Re: [RFC PATCH 0/3 v3] futex/sched: introduce FUTEX_SWAP operation
From: Jim Newsome
Date: Wed Mar 17 2021 - 13:58:58 EST
I'm not well versed in this part of the kernel (ok, any part, really),
but I wanted to chime in from a user perspective that I'm very
interested in this functionality.
We (Rob + Ryan + I, cc'd) are currently developing the second generation
of the Shadow simulator <https://shadow.github.io/>, which is used by
various researchers and the Tor Project. In this new architecture,
simulated network-application processes (such as tor, browsers, and web
servers) are each run as a native OS process, started by forking and
exec'ing its unmodified binary.
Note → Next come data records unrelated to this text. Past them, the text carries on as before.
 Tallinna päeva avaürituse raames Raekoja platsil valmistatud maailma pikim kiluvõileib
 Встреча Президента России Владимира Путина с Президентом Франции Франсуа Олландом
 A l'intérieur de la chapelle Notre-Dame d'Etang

We are interested in supporting large
simulations (e.g. 50k+ processes), and expect them to take on the order
of hours or even days to execute, so scalability and performance matters.
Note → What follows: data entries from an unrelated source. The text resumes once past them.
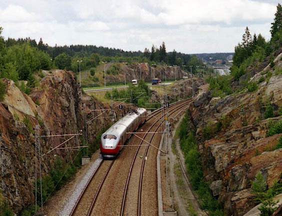 Vestre linje: nytt dobbeltspor syd for Vestby med et type 73B-sett.
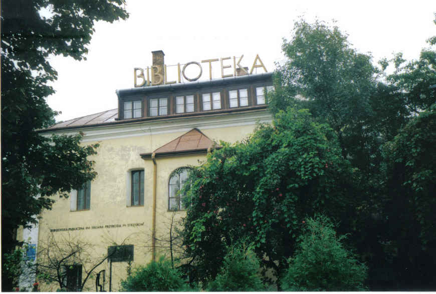 מבנה בית הכנסת בסטז'יז'וב המשמש כיום כספריה
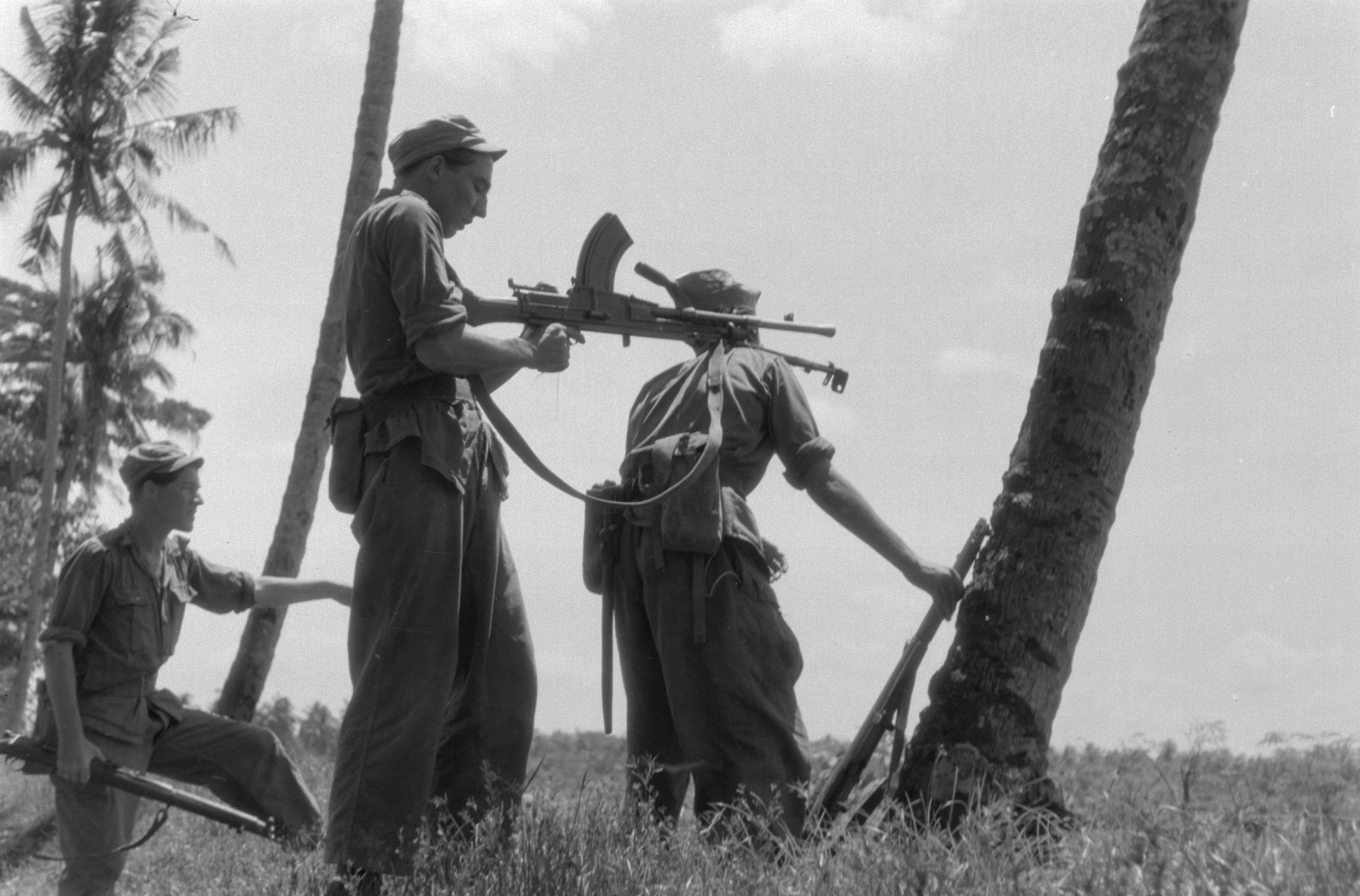 Collectie / Archief : Fotocollectie Dienst voor Legercontacten Indonesië Reportage / Serie : [DLC] 2-15 Regiment Infanterie en I-12 RVA in opmars Oost-Java Beschrijving : Drie Nederlandse militairen tijdens een actie. De brenschutter richt zijn wapen en gebruikt de schouder van een andere militair als stabilisatiesteun Datum : 20 december 1948 Locatie : Indonesië, Nederlands-Indië Fotograaf : Fotograaf Onbekend / DLC Auteursrechthebbende : Nationaal Archief Materiaalsoort : Negatief (zwart/wit) Nummer archiefinventaris : bekijk toegang 2.24.04.02 Bestanddeelnummer : 5561
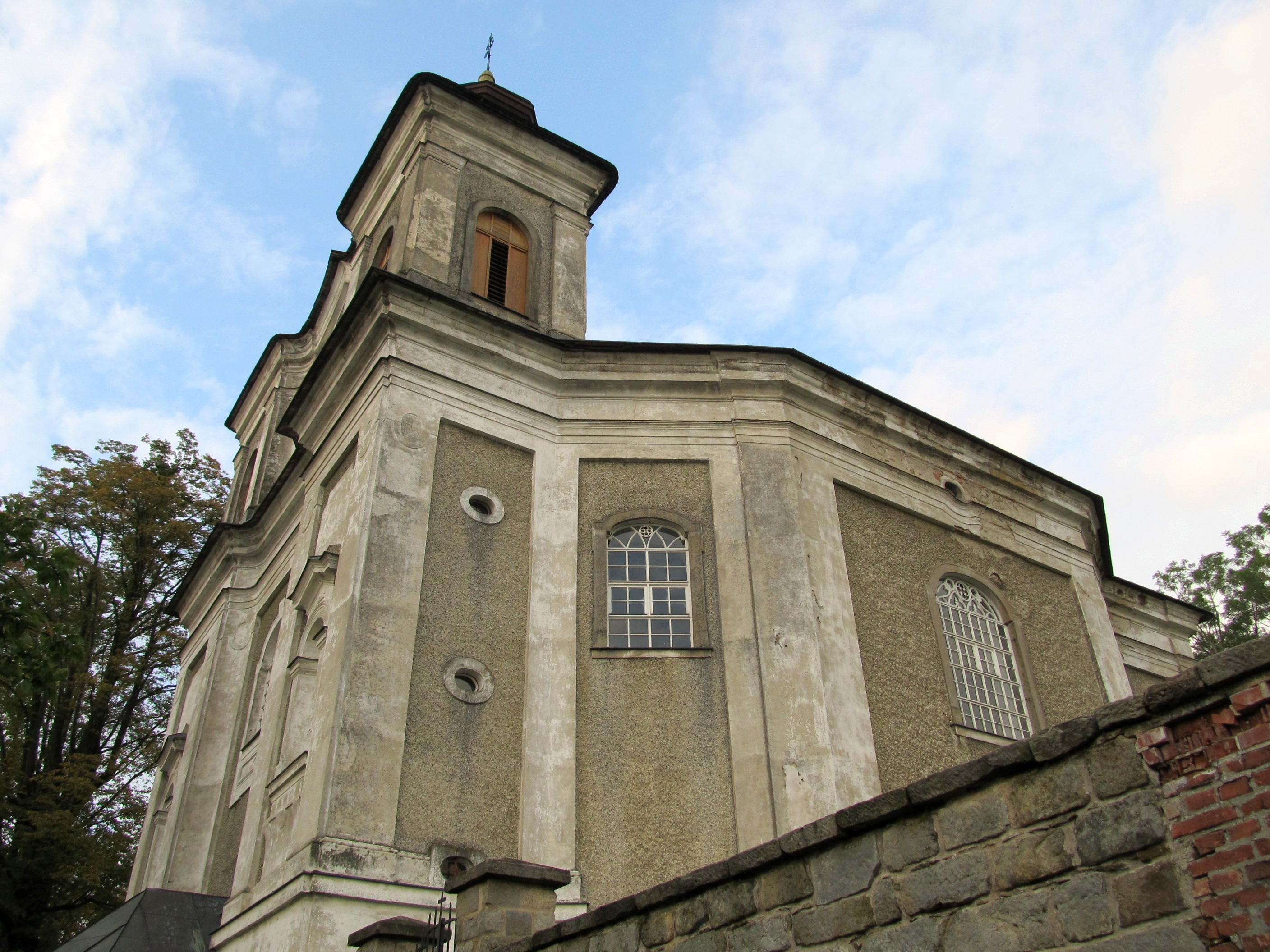 Kostel svatého Prokopa (Bezděkov nad Metují), Bezděkov nad Metují
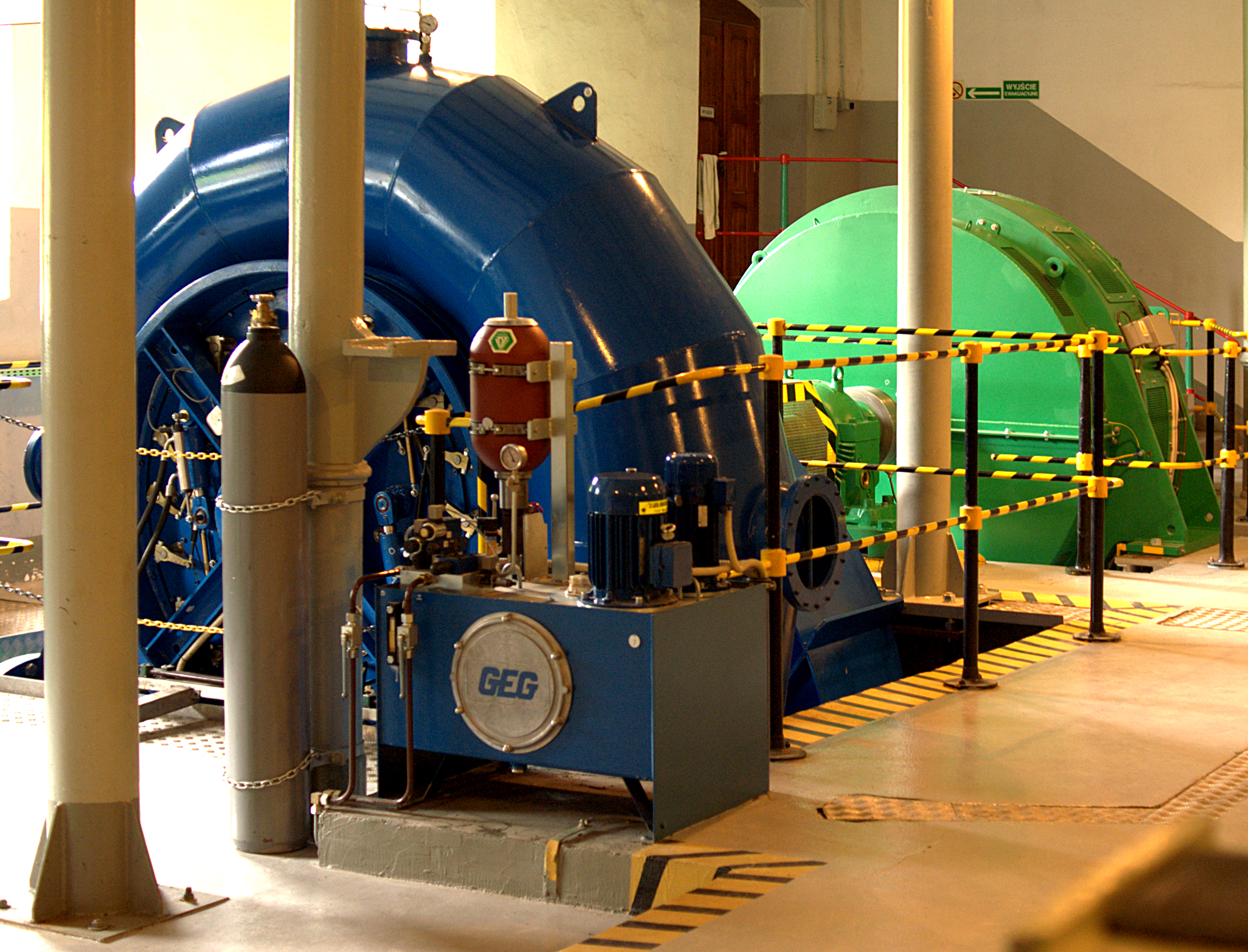 Elktrownia wodna Struga.

We've prototyped two mechanisms for controlling these simulated
processes, and a third hybrid mechanism that combines the two. I've
mentioned one of these (ptrace) in another thread ("do_wait: make
PIDTYPE_PID case O(1) instead of O(n)"). The other mechanism is to use
an LD_PRELOAD'd shim that implements the libc interface, and
communicates with Shadow via a syscall-like API over IPC.
So far the most performant version we've tried of this IPC is with a bit
of shared memory and a pair of semaphores. It looks much like the
example in Peter's proposal:
> a. T1: futex-wake T2, futex-wait
> b. T2: wakes, does what it has been woken to do
> c. T2: futex-wake T1, futex-wait
We've been able to get the switching costs down using CPU pinning and
SCHED_FIFO. Each physical CPU spends most of its time swapping back and
forth between a Shadow worker thread and an emulated process. Even so,
the new architecture is so far slower than the first generation of
Shadow, which multiplexes the simulated processes into its own handful
of OS processes (but is complex and fragile).
> With FUTEX_SWAP, steps a and c above can be reduced to one futex
> operation that runs 5-10 times faster.
IIUC the proposed primitives could let us further improve performance,
and perhaps drop some of the complexity of attempting to control the
scheduler via pinning and SCHED_FIFO.